Looming changes to the Social Security system meant to shore up its pending insolvency have created a renewed sense of urgency for maximizing Social Security benefits for high net worth clients. Because these clients are often financially secure enough to delay their Social Security benefits past the normal retirement age, when they can reap a higher benefit level, they have become the likely target of the impending Social Security reform. There is a strong possibility that the powerful file and suspend strategy for maximizing Social Security benefits will not survive the transition, so it is time to engage your retirement-aged clients in a Social Security planning discussion before it is too late.
The “file and suspend” strategy
Because it is in the government’s interest to encourage workers to delay collecting Social Security benefits, your clients who wait past the normal retirement age to begin collecting are rewarded with an increase in benefits for each year benefits are delayed. This results in a higher benefit being paid to the client, but in some cases, the government comes out ahead when the client does not live long enough to begin collecting benefits.

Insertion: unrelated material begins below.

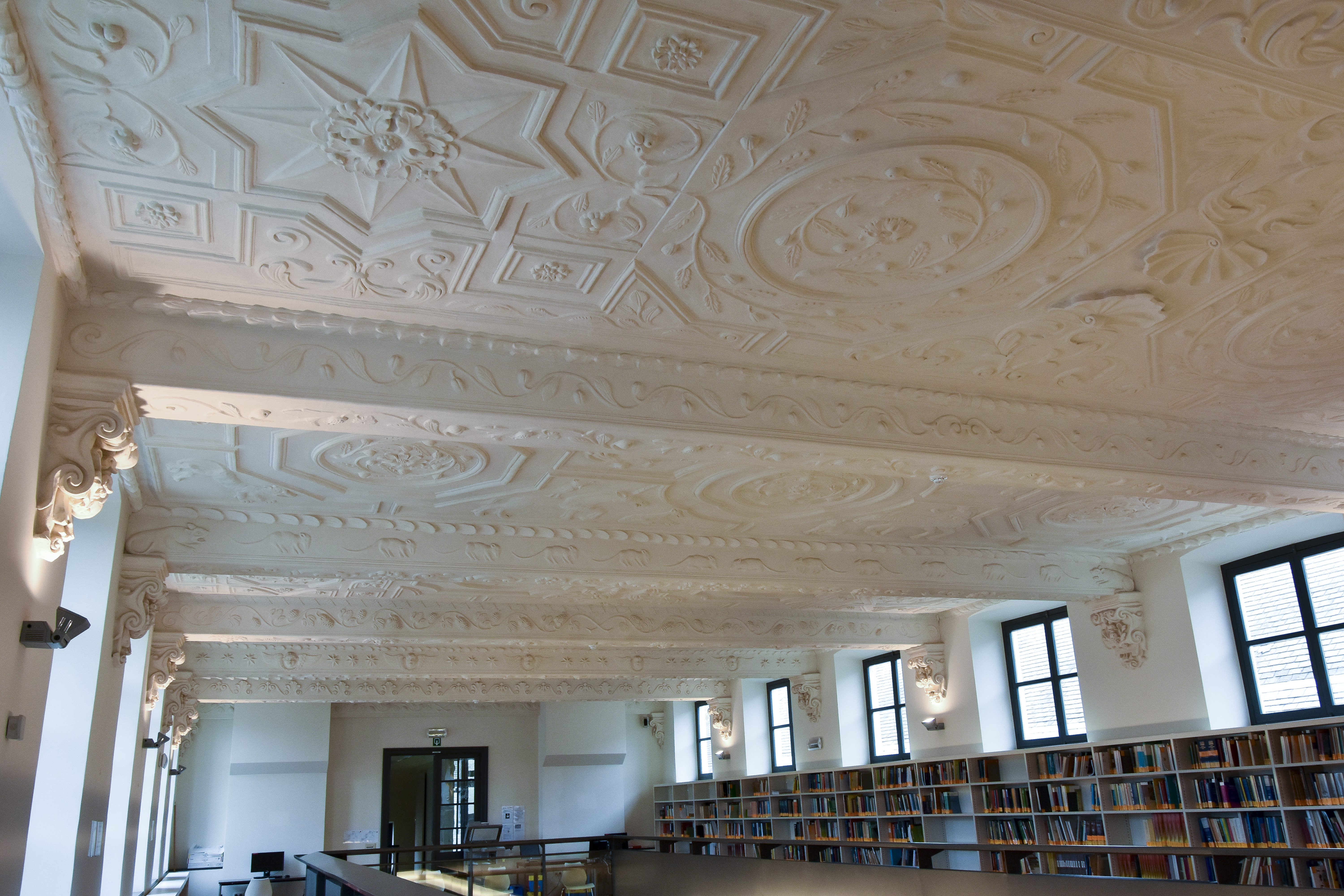 Stucplafond van Jan Hansche (17e eeuw) in de universtiteitsbibliotheek van de faculteit rechtsgeleerdheid in de Emile Braunschool te Gent, België

In some instances, if your client has reached full retirement age but wishes to delay collecting benefits in order to reap the higher benefit level in later years, the client can take advantage of a strategy known as “file and suspend.” This strategy allows a spouse to begin collecting spousal benefits without jeopardizing the amount of the working spouse’s retirement benefit. The working spouse simply files for benefits and then makes a subsequent filing to suspend these benefits.
During the time that the benefits are suspended, the working client earns delayed retirement credits, which increase the eventual benefit level by 8 percent for each year in which benefits are suspended. The taxpayer must begin to collect benefits by age seventy, by which point the benefit level can be increased substantially.
A working spouse may collect spousal benefits but can similarly suspend any work-related benefit, so that it too can continue to grow until the working spouse reaches age seventy. At that point, both spouses would be entitled to a larger benefit and would still have collected some Social Security income in the intervening years.
The file and suspend strategy removes some of the upside potential that the government can realize through encouraging workers to delay collecting benefits—namely, the possibility that those benefits will never be collected, thus increasing the Social Security fund level. As a result, proposals for reforming Social Security have focused on eliminating the file and suspend strategy.